Next we were given the Cello Sonata in C Major, Op. 119 by Prokofiev.  This work is completely new to me, and immediately joined my "music shopping list".  As in other masterpieces from the latter end of Prokofiev's life, we have to take account of the impact of the Zhdanov decrees on Soviet composers.  Prokofiev was especially successful in circumventing the strictures of Soviet realism, while still producing music of worth and substance, as this Sonata clearly proves.  In the second and third movements there is more than a hint of the sardonic humour so common in this composer's work.  I get the sense that he was actually tweaking the noses of the Kremlin's uncultured bureaucrats, so subtly that they would then be exposed to the charge of being too dense to get the joke!

The Cheng2Duo performed this music with power and insight.  The long singing cello lines in the first movement were a delight.  The sardonic element in the two latter movements was clear without being overt, and the dance-like rhythms of the scherzo were again clear and crisp.  One passage in the first movement really caught my attention, as the piano went deep and dark while the cello rose to the heights, clearly catching the ear of the audience.  Also notable was the power of Bryan Cheng's pizzicati in the second movement -- they have to be strong to be heard against the heavy-duty piano writing, and these went well beyond strong into the realm of "savage"!

The third work on the programme was Paganini's Variations on One String on a Theme of Rossini.  Now, since it was by Paganini, it was plainly written for the violin -- but curiously for the lowest string, the G string.  Frankly, I'm just as glad not to hear it in that form.  The low strings in all the string family have a dark sound that, on modern instruments, is apt to waver between growly and gravelly.  But translate it to the high A string of the cello, and voila!  The music sings clearly, aptly proving the oft-heard assertion that the cello sounds more like a human voice than any other instrument.

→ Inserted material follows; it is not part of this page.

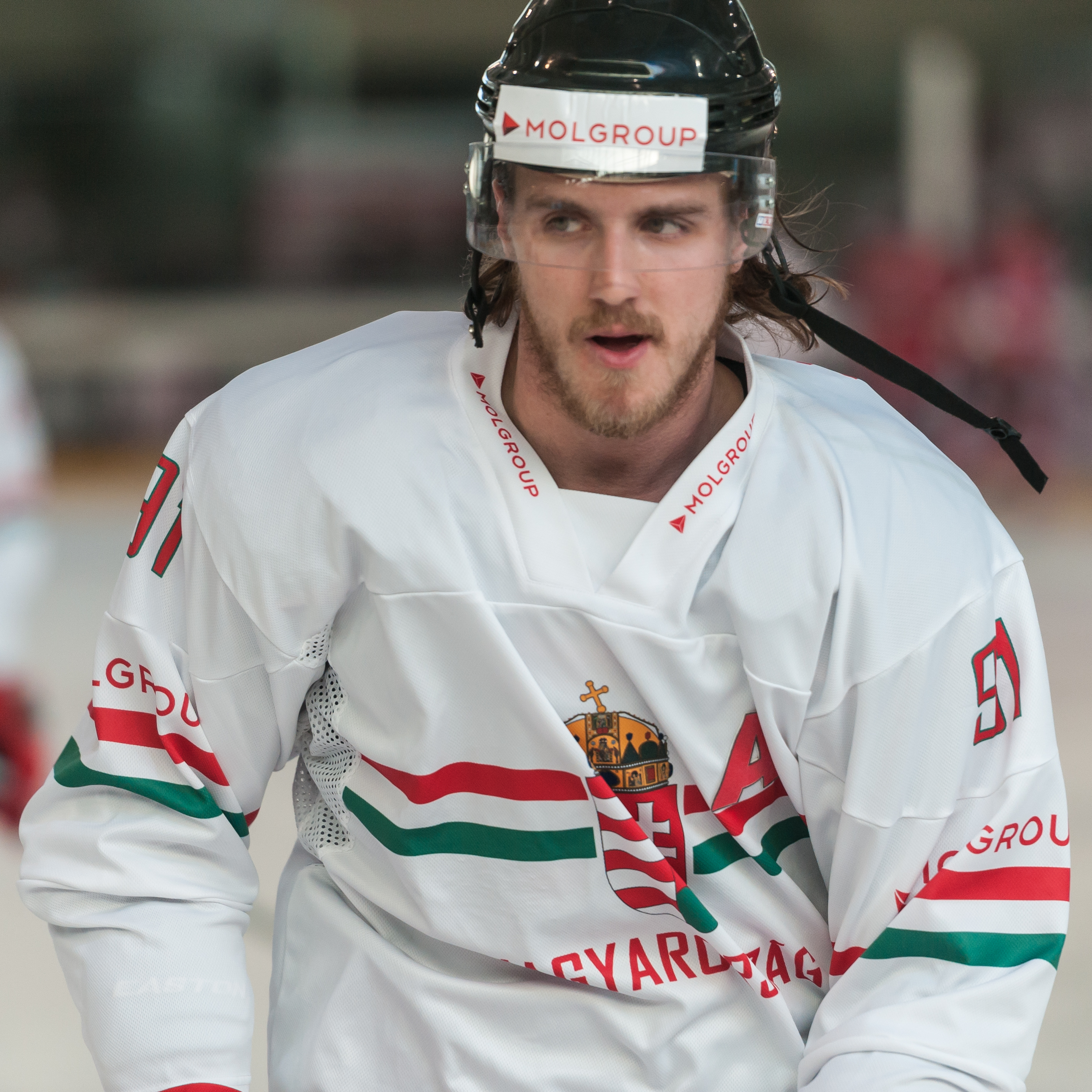 Freundschaftliches Eishockey-Laenderspiel - Oesterreich vs Ungarn. Bild zeigt Gergoe Nagy (HUN).

Meanwhile, what of the poor pianist?   Paganini was a first-rank virtuoso and plainly did not intend to share the glory with any such lowly creature as his accompanist.  I've actually played one or two works of this genre, and the piano part is apt to be a monotonous string of oom-pah-oom-pah march chords or oom-pah-pah waltz rhythms.  This particular piece isn't quite that bad, but still....

But no fear.  Bryan Cheng triumphantly surmounted the technical challenges of the writing, coaxing some quite extraordinary sounds out of his instrument in the process!  His high harmonics were particularly impressive for beauty of tone, as these are apt to become squeaky and squealy when executed at high speed.  As for Silvie Cheng at the piano, she miraculously invested even the most boring accompaniment passages with musical beauty and interest.  Fascinating performance!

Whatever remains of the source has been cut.